The thing is, magnesium really knocked me around.  I thought I was feeling good at first, that it wouldn’t be a problem, but as I progressed through the next 24 hours of it, I grew more and more lethargic, found it harder and harder to concentrate, or to even give a f*ck.  I was on morphine and Tylenol for the pain, and I have no idea what was in the spinal block or how long that lasted or what effect it could have on me, but I am pretty sure that 99% of that hell was the magnesium.  Like I said, my world shrunk down to include pretty much just myself and whatever was within arm’s reach. 
So, after the first few hours of constant monitoring, lots of blood tests, and so on, the night (and the next day) fell into an hourly routine that began and ended on the half of every hour.  The world outside of this reality simply did not exist for me.  Because I was on fluid restrictions, and was receiving fluid through the iv with the magnesium, once an hour I was given 70 ml to drink.  I think that is something like 3 oz.  It had to last me until the next hour, when anything left (ha!) would be dumped and I would get a new 70 ml.  As I was given that, my output through the catheter was measured, my ivs checked, my blood pressure checked, and my reflexes checked (let’s just say those went from pathologically brisk to nearly non-existent).  Periodically throughout the night and following day someone would come to take my blood.  All this would take 5-30 minutes depending on if the midwife stayed to chat (and I chatted a lot with some of them), and during this time I would sip on my 70ml.  Then I would sleep for half an hour until they came back to start the whole thing all over again.

And every 4 hours overnight and 2-3 hours the next day the midwives would come in to express colostrum from me, as I couldn’t do it myself (hands were sooo weak, and still had iv in left and iv access thingy in right).  This they collected in syringes to be sent to the NICU for bubs.  I think if it hadn’t been for them, I would not have had such an amazing supply of breast milk for Bubs.  I am so grateful for this!!  As awkward as it is having nearly complete strangers playing with ones nips…
How I avoided the ICU…well, my platelets continued to fall, but thankfully they stopped just short of whatever level they send you off to the ICU.  Since they were expecting me to get worse before I got better, they were keeping a close eye on everything.  Thankfully I didn’t get that kind of worse!!  Of course, I didn’t find this out until 2 weeks later, but I suppose there are just some things you don’t tell a woman with a high blood pressure problem.

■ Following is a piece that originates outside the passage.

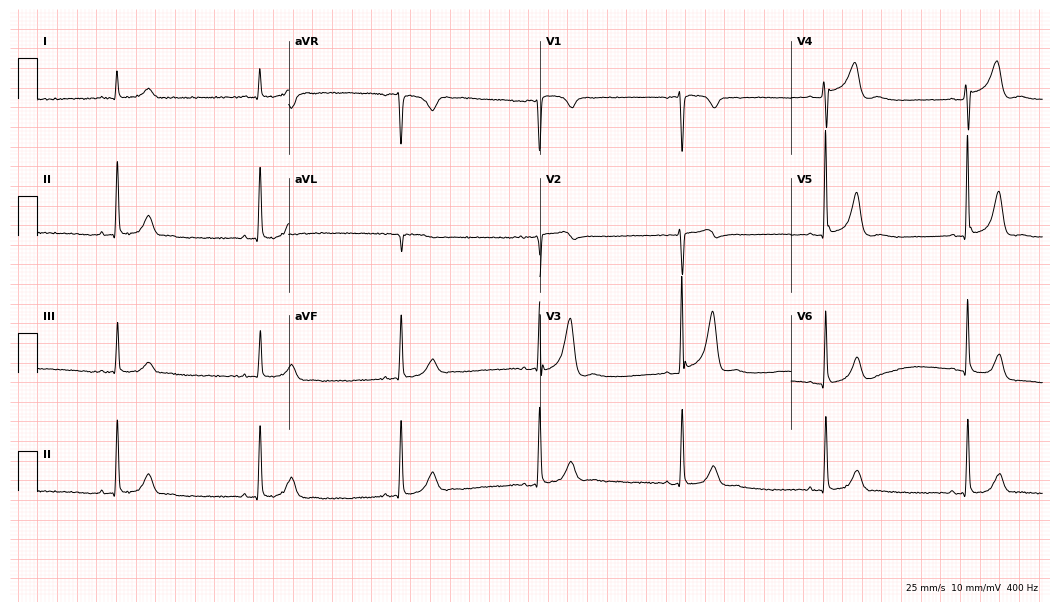
Resting 12-lead electrocardiogram (10.2-second recording at 400 Hz). Patient: an 83-year-old female. The tracing shows sinus bradycardia (a sinus rate of 50 beats per minute or less).

Anyway water became everything to me as my throat dried out and my voice got raspy.  I was obsessed with the time, watching the clock until the long hand hit the 6 and I would get my next bit of water.  I was distraught to discover that the milk I put on my cereal was taken out of my water (and the iv fluid reduced to compensate).  By the time breakfast had come, my throat was too dry to swallow toast, and I barely made it through the cereal.  I did discover I could eat some toast if I dipped it in the milk.  But by this point just the effort of eating and using my hands was getting to be too much (by the time lunch came I could eat only the soup, and by dinner time I managed only 3 bites of pasta and a couple bites of mystery dessert).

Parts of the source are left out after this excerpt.